# Grow Tent question..



## Phlip5150 (Apr 18, 2021)

I know there are several threads on Grow Tents. My question is, is a 48"×48"×72" big enough for a full grown Argentine? The only ones that are 8' long are 5' high which is WAY too tall and too much space to try and heat up? Any help on this is GREATLY appreciated.


----------



## rantology (Apr 18, 2021)

6 feet will be a bit small (if you have to go with this size maybe consider getting a smaller blue female?)- the minimum recommended length is generally 8 feet... in terms of heating a large space - it kind of depends on what the ambient temps are in the room the enclosure will be in, but grow tents are generally pretty well insulated and hold heat well - as long as the room outside is not really cold the basking lights and what ever else you have for light should be able to provide ample ambient temperatures for it.


----------



## Phlip5150 (Apr 18, 2021)

rantology said:


> 6 feet will be a bit small (if you have to go with this size maybe consider getting a smaller blue female?)- the minimum recommended length is generally 8 feet... in terms of heating a large space - it kind of depends on what the ambient temps are in the room the enclosure will be in, but grow tents are generally pretty well insulated and hold heat well - as long as the room outside is not really cold the basking lights and what ever else you have for light should be able to provide ample ambient temperatures for it.

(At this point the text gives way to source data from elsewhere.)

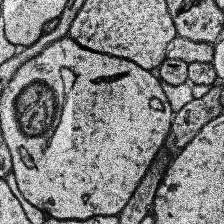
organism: Human
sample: Temporal Lobe
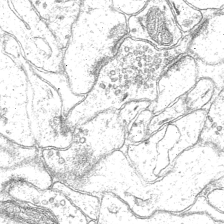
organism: Mouse
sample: CA1 Hippocampus
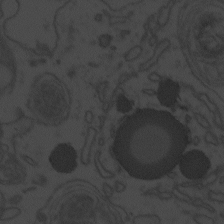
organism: Zebrafish
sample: Macrophage infected with Toxoplasma gondii
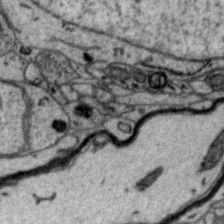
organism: Zebra finch
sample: Brain
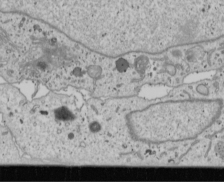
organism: Human
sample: Mitochondria in U2OS cells
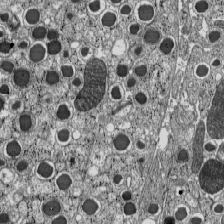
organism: C57BL Mouse
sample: Pancreatic islet
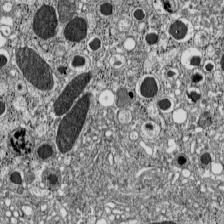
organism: C57BL Mouse
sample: Pancreatic islet
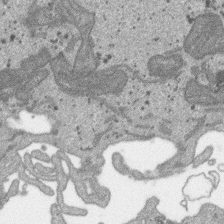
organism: Human
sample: Lung epithelial cells infected with SARS-CoV-2
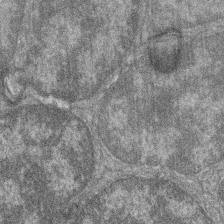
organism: Zebrafish
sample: Cilia; retinal pigment epithelium
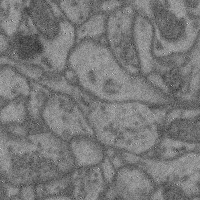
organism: Mouse
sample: Cerebral cortex
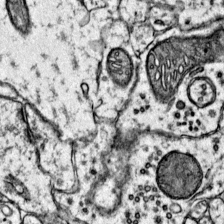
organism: Mouse
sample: Primary visual cortex
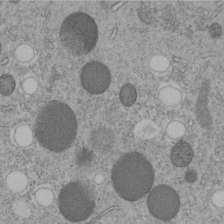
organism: C. elegans
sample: C. elegans embryo early stage
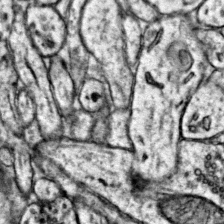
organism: Mouse
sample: Primary visual cortex
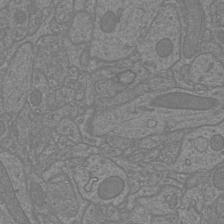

I have an Argentine B&W. That's why I was asking because knowing the 8 foot requirement the only 8 foot Grow Tents that I could find were 8 foot long 4 foot wide and 6.6 foot tall. WAY too tall.


----------



## Julieonna (Apr 21, 2021)

Phlip5150 said:


> I know there are several threads on Grow Tents. My question is, is a 48"×48"×72" big enough for a full grown Argentine? The only ones that are 8' long are 5' high which is WAY too tall and too much space to try and heat up? Any help on this is GREATLY appreciated.


Thats about the size I use. I have it set up in a closet without the doors. My Tegu free roams though and rarely goes in there. Also he is a Blue, so he is not the size of a Black or Red.
I think the size is good as long as you balance your Temps and allow him/her to free roam every day a bit for exercise and stimulation...


----------



## Skullson (Apr 21, 2021)

I had my tegu in the 8x4x4 Vivosun grow tent for a while. It worked, but I can tell not having clear vision to the room made her more skittish when I would enter. She is now in a 6x3x3 and way more calm( also now free roams 50% of the time). I think she is more calm and relaxed with the slight reduction in size, but clear view to her world. She also is a female and on the smaller size for a B&W. If you have to go for a smaller space just make sure you can also provide good free roaming opportunity. They are very curious and love to explore! Even if I had her in a 10x4x4 she would still prefer to free roam and have her smaller space. From what I’ve gathered, of course they all have their own personality!
Best of luck!


----------



## Phlip5150 (Apr 22, 2021)

I needed up buying the 8x6x4. I am going to lay it on its side so it will be 8 feet long x 6 feet wide x 4 feet tall. Its supposed to get here by Friday. Right now she has been in a 4x2x2 which is obviously way too small. Right now she id only 2 feet long. Thank You all for the input. I truly appreciate it.


----------



## rantology (Apr 22, 2021)

Phlip5150 said:


> I needed up buying the 8x6x4. I am going to lay it on its side so it will be 8 feet long x 6 feet wide x 4 feet tall. Its supposed to get here by Friday. Right now she has been in a 4x2x2 which is obviously way too small. Right now she id only 2 feet long. Thank You all for the input. I truly appreciate it.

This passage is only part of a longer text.